第49回 日本人は変わったか
- レポート
- 2009.07.27
最近、「サービス発展途上国日本―“お客様は神様です”の勘違いが、日本を駄目にする」という本を読みました。
著者は海外でホテルマンとして活躍してきた方なのですが、その視点から日本のサービス業を見つめ直しているものです。
日本のホテルは優秀なスタッフに多くを依存していて、その現状を問題視しています。
それに関して、次のようなことが書かれていました。
アメリカのホテルはスタッフの劣性を補うためのシステムを発達させてきた。
一方、日本のホテルは優秀な人材があったために、これに頼りすぎてシステムを磨くことを怠った。
あれ?どこかでこんな話を読んだな、と思い返してみたら次の本でした。
「日本はなぜ敗れるのか―敗因21ヵ条」
この本は、日本がなぜ太平洋戦争で負けたのかを詳細に分析しています。 その敗因の1つとして次が掲げられていました。
日本は精兵主義を取った軍隊だったが、精兵がいなかった。
日本は、明治以来よく鍛錬された、精神力の高い兵が揃っている前提で戦争を進めていたが、こうした精兵は戦争の進行とともに減少していき、やがて精兵ではない者に同じことを求めて戦われることとなった。
一方のアメリカは、精兵でなくても対応できるシステムを整備して対抗してきたというのです。
誰でも簡単に動かせて標準化された武器など、個人的な能力やがんばりに依存しない仕組みが随所に取り入れられていたわけです。
日本人は基本的に個々人ががんばり屋さんなので、どうしてもシステムの整備を怠ってしまう。
戦争のときと変わっていません。
私達日本人が現代を生きて、ビジネスを進めるに当たっても気をつけるべき点だと思います。
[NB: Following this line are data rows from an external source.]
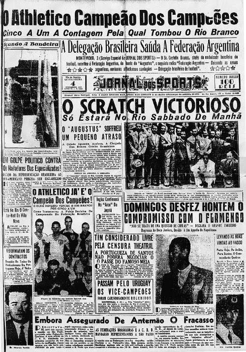 Jornal dos Sports - Rio de Janeiro - 1937 Capa do Jornal dos Sports, Rio de Janeiro, de 04 de fevereiro de 1937. Manchete: Atlético Campeão dos Campeões do Brasil.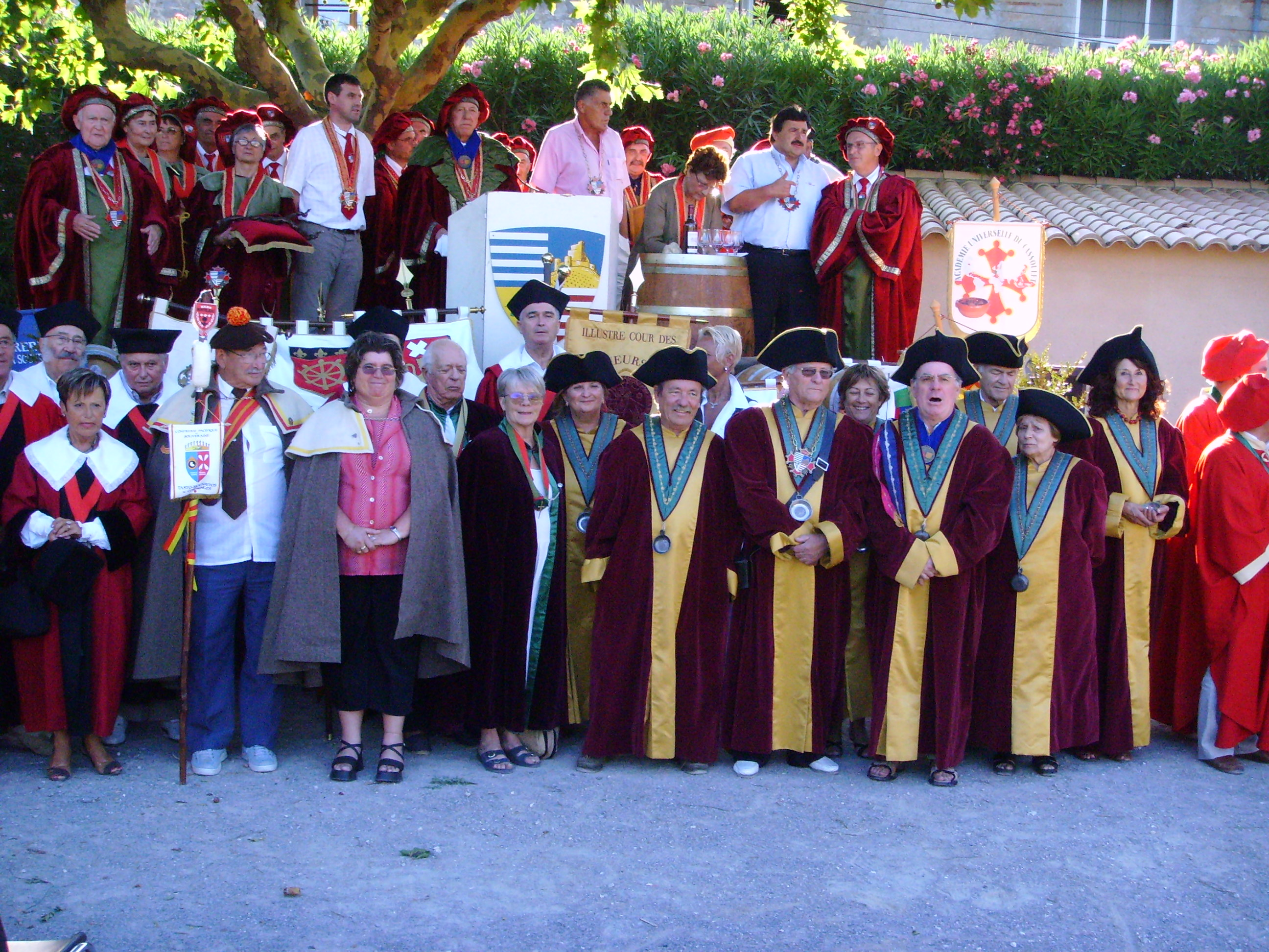 Paziols, Département Aude, France: "offical press photo" of the "dignitaries" La fete vigneronne de l'Ete, 04. aout 2006 author: Gerbil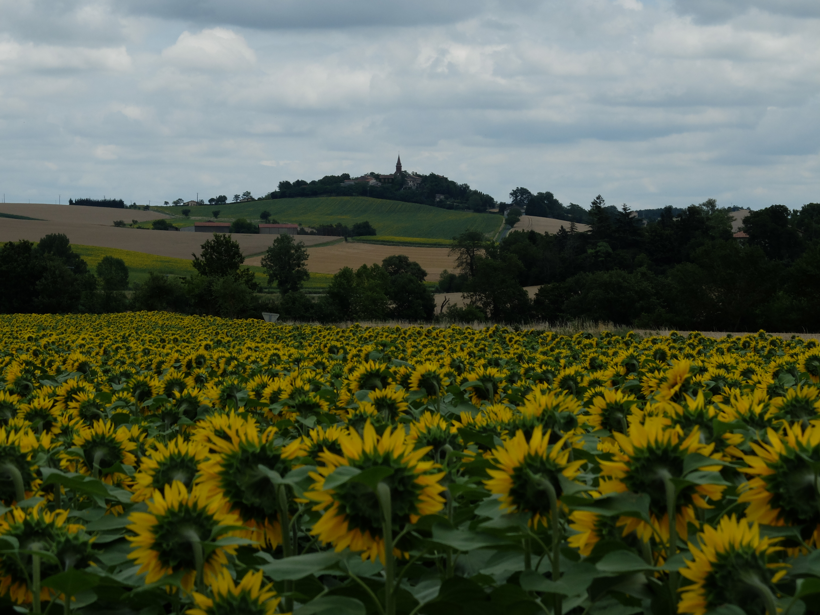 Vue générale de Teyssode

このほかにも、先の戦争の失敗は色々なことを考えさせてくれます。
もう1つ日本人として注意すべき点は、上記に通じますが特に精神面を重視し、根拠のない自信で調子に乗るところだと思います。
日露戦争で勝ったことに慢心し、それが行き過ぎて一番大事な武器が世界レベルにないこともあまり気にしていませんでした。
以前読んだ司馬遼太郎の本に次のようなエピソードが書かれていました。
大戦前、ソ連の駐在武官が日本の陸軍の軍事演習を見る機会があった。
日本は、良いところを見せてやろうと張り切って演習をして見せたのですが、その駐在武官にこう言われたそうです。
いくら秘密にしたいからって、昔の武器ばかり出してきては困ります。
ちゃんといつもやっている演習を見せてください、と。
考えさせられますね。
その後、日本は根拠のない自信をもったまま戦争に突入していきました。
そのときの各方面での意思決定がどうだったかは他の本でも読みますが、要は自己分析も相手分析もしないで事に当たることが多かったようです。
(もちろん、末期には分析しても手の打ちようがなかったというやむを得ない事情はありますが。)
このようなことを組織論の面から研究したものに次のようなものがあります。
「失敗の本質―日本軍の組織論的研究」
日本人の悪い面だと思います。
自分もこれを持っているなぁ、と思ったのは、星野ジャパンが北京で負けた時でした。
私は、プロばかりだし当然金メダルでしょ、と思っていました。
たぶん、当の星野監督もそうだったのではないかと思います。
ボールや審判の違いを現地で憤慨していたわけですが、本当は行く前に準備すべきでした。
聞くと韓国は、国内リーグをオリンピックの公式球でやるほど準備していたとのこと。
孫子も言うように 「敵を知り己を知れば百戦危うからず」 です。
逆に、敵も知らず己も知らないでやる勝負はギャンブル以下になってしまいます。
日本人の本質は変わっていないようですから、お互い先人がしてきた失敗に思いを馳せて気をつけて、より高い成果を上げていきましょう。
今回は成功以前に、失敗しないための留意点を考えてみました。